Trotzdem: Michael war Lehrer?
»Aber meine kleine Schwester ist ganz allein zu Hause«, stellte Leonie aufgeregt fest. Sie wollte nicht noch einmal für Sophies Verschwinden, oder Schlimmeres, verantwortlich sein.
»Da mach dir mal keine Sorgen, dein Vater hat einen Nachbarn gebeten, auf sie aufzupassen, hat er gesagt.« Das beruhigte Leonie zwar nur oberflächlich, aber so war es immerhin nicht ihre Schuld, wenn das Kind verhungerte. Das war trotzdem kein schöner Gedanke.
Sie passierten die Statue und erreichten die Treppe rechts von ihr, Elvas warf einen verehrenden Blick auf den Mann aus Metall, der genauso gut von Leonie hätte stammen können. Dann konzentrierte sie sich wieder auf ihre neueste Schülerin. »Erster Stock, Raum L. Wie Leonie.«
Leonie konnte nicht fassen, dass diese Frau diesen Satz gerade wirklich ausgesprochen hatte, reagierte aber nicht darauf. Sie stieg hinauf, nachdem Elvas ihr einen kräftigen Schubs gegeben hatte, der absolut nicht notwendig gewesen wäre. Als Leonie sich noch einmal umdrehte war die Dicke schon wieder verschwunden. Wie schnell sie sich bewegen kann, rätselte Leonie.

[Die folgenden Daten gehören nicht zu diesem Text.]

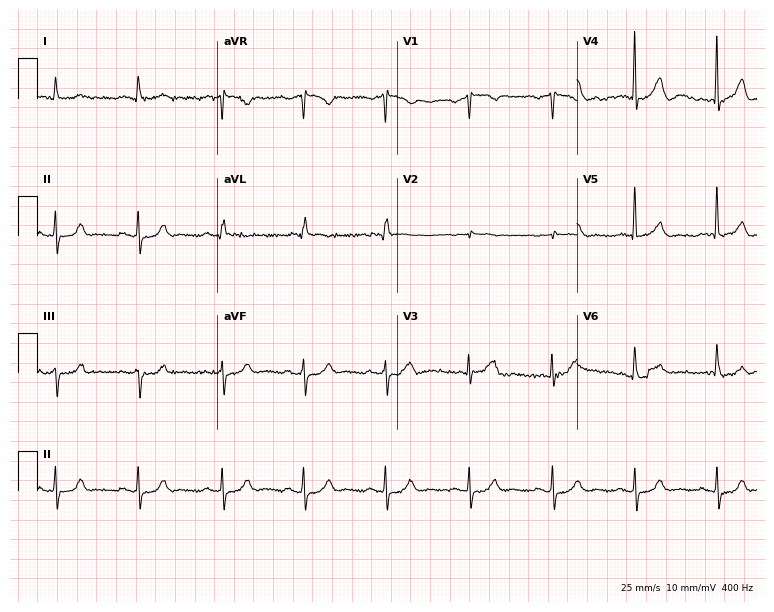
Electrocardiogram (7.3-second recording at 400 Hz), a 64-year-old man. Of the six screened findings (first-degree AV block, right bundle branch block, left bundle branch block, sinus bradycardia, atrial fibrillation, sinus tachycardia), none is recorded. Findings outside these six are not listed.

Ihre ganze Person erinnerte sie an eine schrullige Frau aus einem Zeichentrickfilm. Fehlte nur noch, dass sie anfing ein Lied zu schmettern.
Kopfschüttelnd erklomm das Mädchen die Stufen.
Raum »L« verfügte über die gleiche Eichentür wie alle anderen Räume auch. Sie kam Leonie riesengroß und einschüchternd vor. Sie klopfte drei mal, ehe sie die Klinke betätigte. Diesmal waren wirklich diverse Augenpaare auf sie gerichtet und sie dankte Gott, dass sie in diesem Moment angezogen war. Bitte lass' das wirklich den richtigen Raum sein, flehte sie und schloss bedächtig die Tür hinter sich, ehe sie sich vorstellte. Sie schaute dabei auf den Boden. »Hallo, ich bin Leonie Fitzpatrick. Misses Elvas hat mich her geschickt.« Sie hob unsicher eine Hand zum Gruß und dann ihren Blick. Sämtliche Schüler zeigten ein interessiertes Lächeln, aber die waren zweitrangig.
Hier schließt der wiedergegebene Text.